Technology from Harry Potter has survived. Now to create a full-fledged video of a person, one of his pictures or photos is enough Machine learning researchers from Skolkovo and the Samsung AI center from Moscow published their work on creating such a system, along with a number of videos of celebrities and objects of art that received a new life.
The text of the scientific work can be read here . Everything is quite interesting there, with a lot of formulas, but the meaning is simple: their system is guided by "landmarks", sights of the face, like a nose, two eyes, two eyebrows, a chin line. So she instantly catches what a person is. And then it can transfer everything else (color, texture of the face, mustache, stubble, etc.) to any other video of a person. Adapting the old face to new situations.
Of course, this only works on portraits so far. Models need only one person, with a face turned towards us, so that he can at least see both eyes. Then the system can do anything with it, transfer any mimicry to it. It is enough to give her a suitable video (with another person with his head in approximately the same position).
Earlier, the AI has already learned how to make dipfaces, and Internet users have notably mocked celebrities by inserting them faces in porn and making memes with Nicolas Cage. But for this, they had to train the algorithms with megabytes (or, better, gigabytes) of data, find as many images and videos as possible with celebrities' faces in order to produce more or less decent results. The creator of Deepfakes himself said that it takes 8-12 hours to compile one short clip. The new system generates the result instantly, and at the entrance it only needs one picture.
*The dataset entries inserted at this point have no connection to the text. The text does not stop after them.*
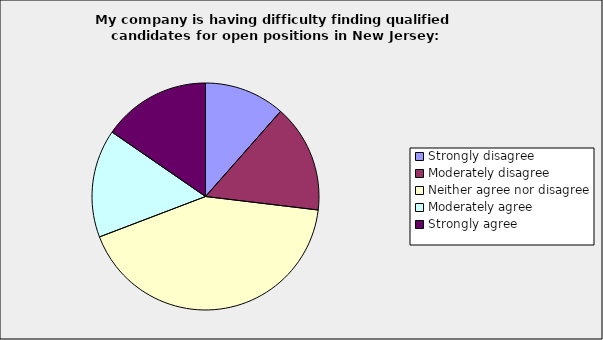
| Category | Series 0 |
|---|---|
| Strongly disagree | 0.115 |
| Moderately disagree | 0.154 |
| Neither agree nor disagree | 0.423 |
| Moderately agree | 0.154 |
| Strongly agree | 0.154 |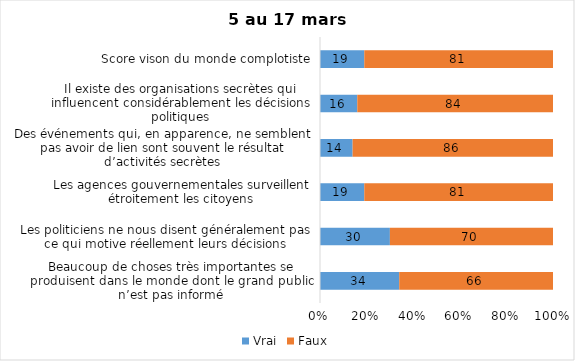
| Category | Vrai | Faux |
|---|---|---|
| Beaucoup de choses très importantes se produisent dans le monde dont le grand public n’est pas informé | 34 | 66 |
| Les politiciens ne nous disent généralement pas ce qui motive réellement leurs décisions | 30 | 70 |
| Les agences gouvernementales surveillent étroitement les citoyens | 19 | 81 |
| Des événements qui, en apparence, ne semblent pas avoir de lien sont souvent le résultat d’activités secrètes | 14 | 86 |
| Il existe des organisations secrètes qui influencent considérablement les décisions politiques | 16 | 84 |
| Score vison du monde complotiste | 19 | 81 |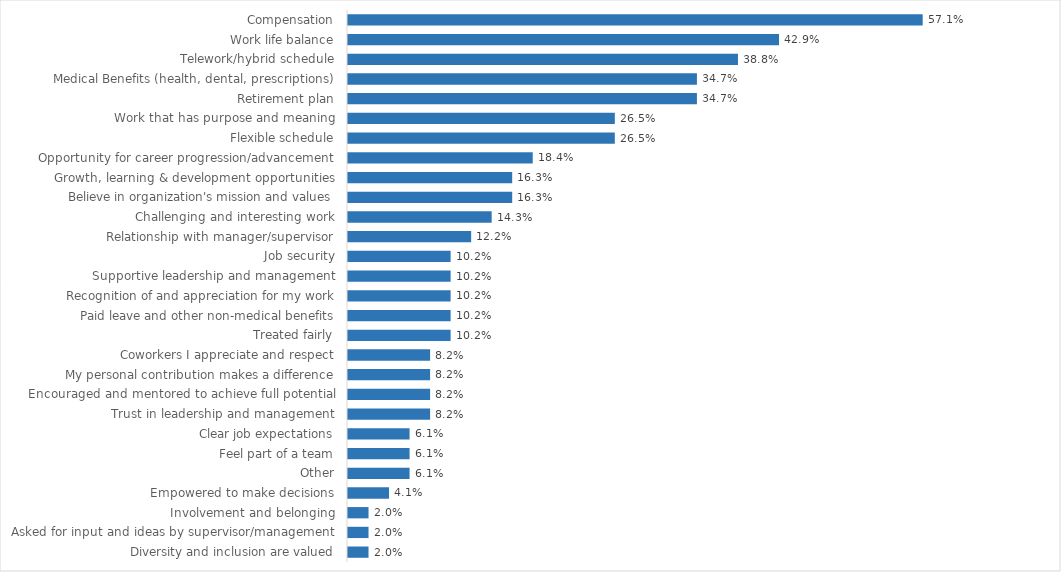
| Category | Public Service Department |
|---|---|
| Compensation | 0.571 |
| Work life balance | 0.429 |
| Telework/hybrid schedule | 0.388 |
| Medical Benefits (health, dental, prescriptions) | 0.347 |
| Retirement plan | 0.347 |
| Work that has purpose and meaning | 0.265 |
| Flexible schedule | 0.265 |
| Opportunity for career progression/advancement | 0.184 |
| Growth, learning & development opportunities | 0.163 |
| Believe in organization's mission and values | 0.163 |
| Challenging and interesting work | 0.143 |
| Relationship with manager/supervisor | 0.122 |
| Job security | 0.102 |
| Supportive leadership and management | 0.102 |
| Recognition of and appreciation for my work | 0.102 |
| Paid leave and other non-medical benefits | 0.102 |
| Treated fairly | 0.102 |
| Coworkers I appreciate and respect | 0.082 |
| My personal contribution makes a difference | 0.082 |
| Encouraged and mentored to achieve full potential | 0.082 |
| Trust in leadership and management | 0.082 |
| Clear job expectations | 0.061 |
| Feel part of a team | 0.061 |
| Other | 0.061 |
| Empowered to make decisions | 0.041 |
| Involvement and belonging | 0.02 |
| Asked for input and ideas by supervisor/management | 0.02 |
| Diversity and inclusion are valued | 0.02 |

With the previous system, we would never have been able to look at the live Mona Lisa, we only have one perspective. Now, with benchmarking algorithms, this becomes possible. You can't reach the ideal, but something is already close.
In the work of the Moscow researchers also used generative-adversary network. Two models of the algorithm are fighting with each other. Each is trying to deceive the opponent, and prove to him that the video she creates is real. Thus, a certain level of realism is achieved: the picture of a human face is not issued “into the light” if the model critic is not sure of its authenticity by more than 90%. As the authors say in their work, the images are governed by tens of millions of parameters, but at the expense of such a system, work boils very quickly.
If there are several images, the result improves. Again, the easiest way is to work with celebrities who have already been taken from all possible angles. To achieve the "ideal realism" need 32 pictures. In this case, the generated AI photos in low resolution will be indistinguishable from real photos of a person. Untrained people at this stage are no longer able to identify the fake - perhaps the odds remain with the experts or with the close relatives of the “experimental” from all these images.
If there is only one photo or picture, the result is not always the best. You can see the artifacts in the video, when the head is in motion, without any problems. The researchers themselves say that their weakest point is the look. The model based on the landmarks of the person, while not always understand how and where a person should look.